Además, en algunos casos los títulos pueden llegar a ser un problema, por ejemplo, cuando el postulante queda por encima de las expectativas del cargo. Ferreria dijo que en general "tenemos muchos buenos profesionales para tan pocos cargos". Martínez agregó que estos candidatos "tienen expectativas de desarrollo muy por encima de lo que algunas empresas ofrecen". En la misma línea, Regent aseguró que ve "como un problema la falta de una carrera gerencial con posibilidades de desarrollo, con posibilidades de volverse socio de la empresa, de hacer dinero gracias a que le pagan su habilidad y trabajo".
Otro inconveniente se da cuando los profesionales, en su afán por estar mejor preparados, no se marcan un objetivo. En tal sentido, Delfino indicó que muchos entran en la carrera interminable por formarse y los consultores de Advice opinaron que "en Uruguay es cada vez más importante hacer algo más, aunque a veces no se entienda qué es o para qué se hizo".
La moraleja es que se requiere un perfecto equilibrio entre formación y experiencia para competir en un mercado laboral cada vez más competitivo.

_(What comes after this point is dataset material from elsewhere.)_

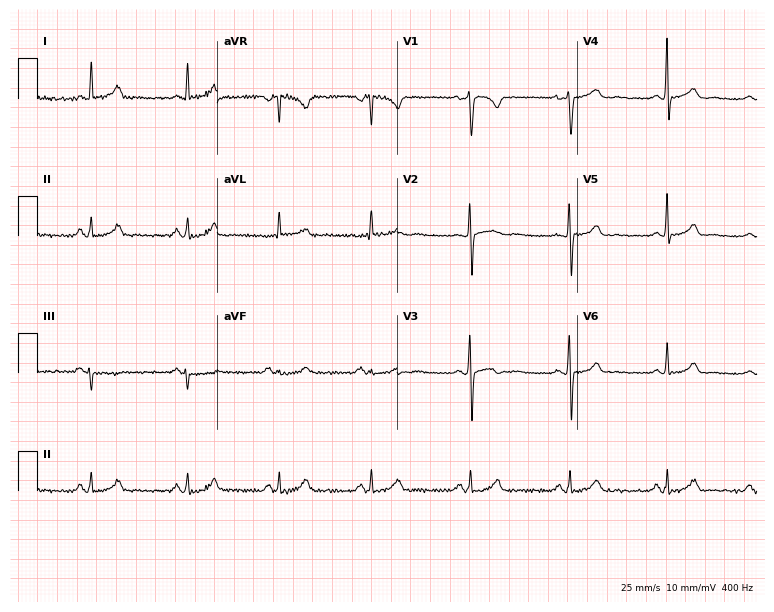
Electrocardiogram (7.3-second recording at 400 Hz), a female, 40 years old. Overall reading on record: normal ECG.

Sin embargo, algunos casos se destacan y muestran cómo lo académico puede desencadenar en un rápido ascenso laboral. En este sentido, Barrán destacó que la realización de su maestría le permitió crecer con más celeridad en el ámbito laboral, siendo el Banco Central, institución donde trabajaba, la que promovió la realización de ese estudio.

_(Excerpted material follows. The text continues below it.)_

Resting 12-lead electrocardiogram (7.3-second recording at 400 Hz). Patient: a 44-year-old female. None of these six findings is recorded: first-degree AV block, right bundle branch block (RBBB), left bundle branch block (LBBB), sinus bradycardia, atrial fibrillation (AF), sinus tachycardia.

En la misma línea, Laura Raffo, gerenta de Comunicaciones de Microsoft Cono Sur, realizó el MBA en el IEEM adquiriendo capacitación en management, lo que le permitió en ese momento hacer un giro profesional y pasar a un puesto gerencial en la multinacional Manpower.
Similar es el caso de Horacio Morero, de Raymond James, ya que su maestría en economía en la UdelaR lo ayudó a obtener su primer cargo de gerente.